ORA completes Oblouková 171, a mixed-use townhouse in the historic centre of Žatec, Czech Republic, bringing together guest accommodation, a holiday home for the owners, and a taproom. The project carries a personal history, as the house belonged to the family for generations after the owners’ great-great-grandparents moved to Žatec in the 1920s. After decades of family use, the building fell into disuse following the Velvet Revolution, then suffered further damage through unsuccessful renovation attempts. By the time the house returned to the family through inheritance, it had a leaking roof, collapsing ceilings, missing roof-truss sections, and aggressive dry rot.
HOUSING
The renovation took eight years, shaped by limited funds, the condition of the building, a shortage of traditional craft knowledge, and the delays brought by COVID-19. ORA approached the house through direct engagement with materials and construction methods, learning through the building itself. Lime plaster, recycled timber, repaired vaults, uneven walls, and hand-finished surfaces became part of a process that accepted imperfection as a structural and visual quality. The architects worked closely with heritage preservation experts, creating a renovation that respects the house while allowing it to continue as a living building.

Stabilization came first. Steel tie rods reinforced the structure, a collapsed vault was rebuilt by a master mason, and a damaged ceiling was replaced where water had entered the building. The most demanding task involved the three-tiered hop-drying attic, a structure typical of Žatec and likely connected to the town’s hop culture. Local companies hesitated to take on the repair, so the architects turned to specialized craftspeople who restored the roof truss and gave the attic back its architectural force. This decision became central to the project’s attitude: the house required patience, but it also rewarded care.

Reuse plays a major role throughout the renovation. ORA incorporated old floor tiles, doors, beams, and bricks gathered from other sites, sometimes from demolished houses or discarded construction material. Rotten ceiling elements were replaced with hand-hewn beams from a demolished house in Vrbovec, while red marble tiles were rescued from a demolition container and transported in small batches. The passageway uses cleaned tiles from a South Bohemian farmstead, and the courtyard features Šatov tiles that had remained unused for decades. These materials reduce cost while giving the house a layered continuity, where original and introduced elements sit close together.

New interventions enter the project with restraint. Under centuries-old floor tiles, the house now contains underfloor heating; behind uneven plaster, it carries modern utilities. New fire-rated doors were required for current standards, so ORA designed custom solid ash doors that reinterpret traditional paneling through contemporary craft. The windows follow classic profiles, while altered openings receive new versions designed by the architect. On the street-facing façade, the studio addressed damage from the 1990s, when earlier detailing had been stripped away.
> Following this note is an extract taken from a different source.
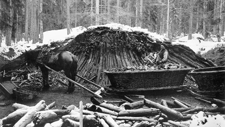 Kolryss
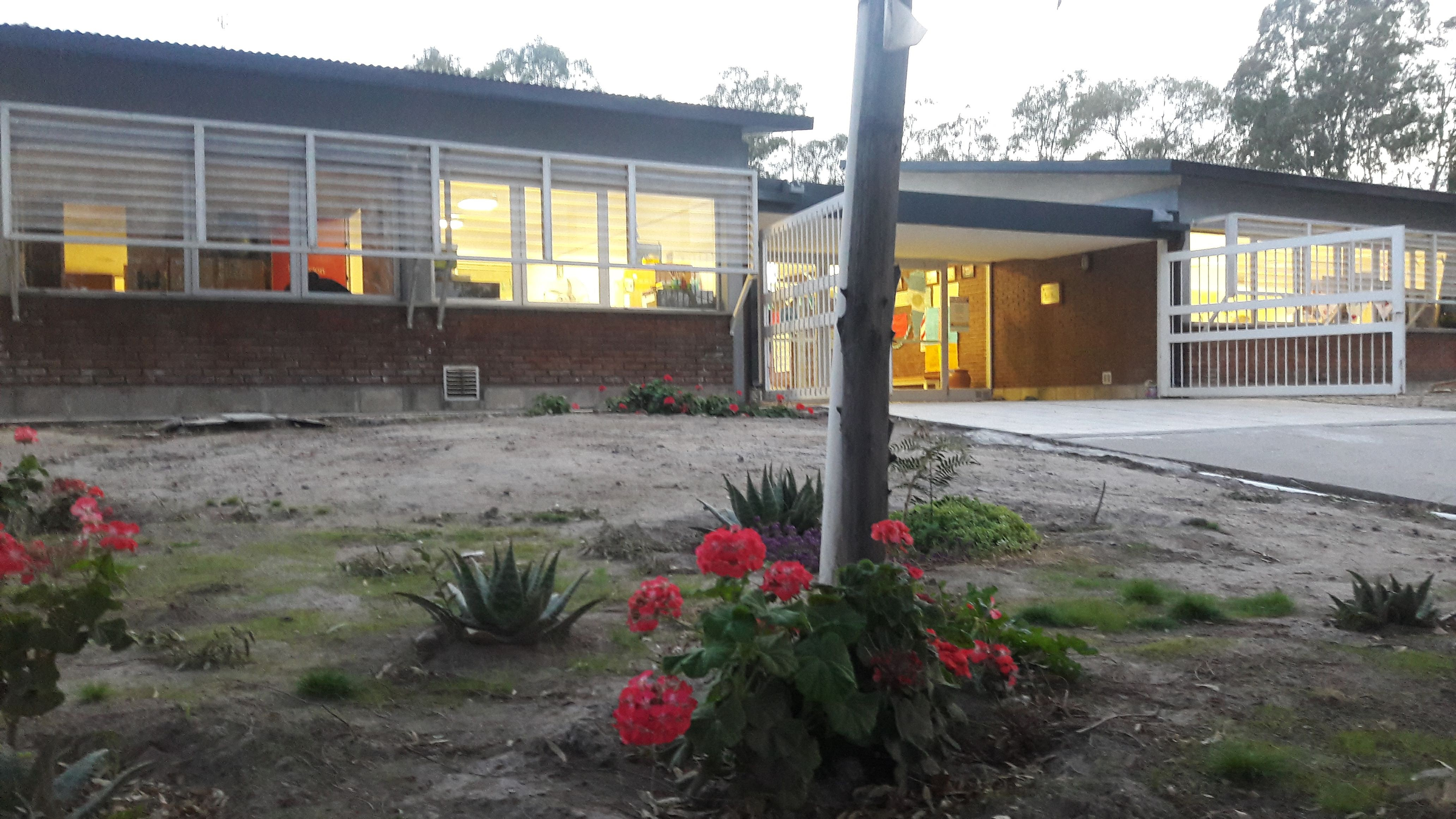 El Colegio Secundario La Adela es la única oferta educativa de nivel medio de la localidad homónima.

After finding photographic fragments of the original elevation, ORA reintroduced cornices and suprafenestras in simplified form, restoring proportion without turning the façade into a replica.

The completed house works through quiet continuity. Old floors remain uneven and tactile, with worn planks and knots polished by generations of use. New painted “carpets” in linseed oil paint add another layer that will fade with time. The taproom connects the project to Žatec’s identity as a town known for hops, while the accommodation gives the building a public role within a historic centre now linked to UNESCO recognition. Oblouková 171 succeeds because it refuses to erase difficulty. ORA treats repair as a slow architectural act, allowing family memory, craft, reuse, and contemporary standards to occupy the same rooms without forcing a clean break between past and present.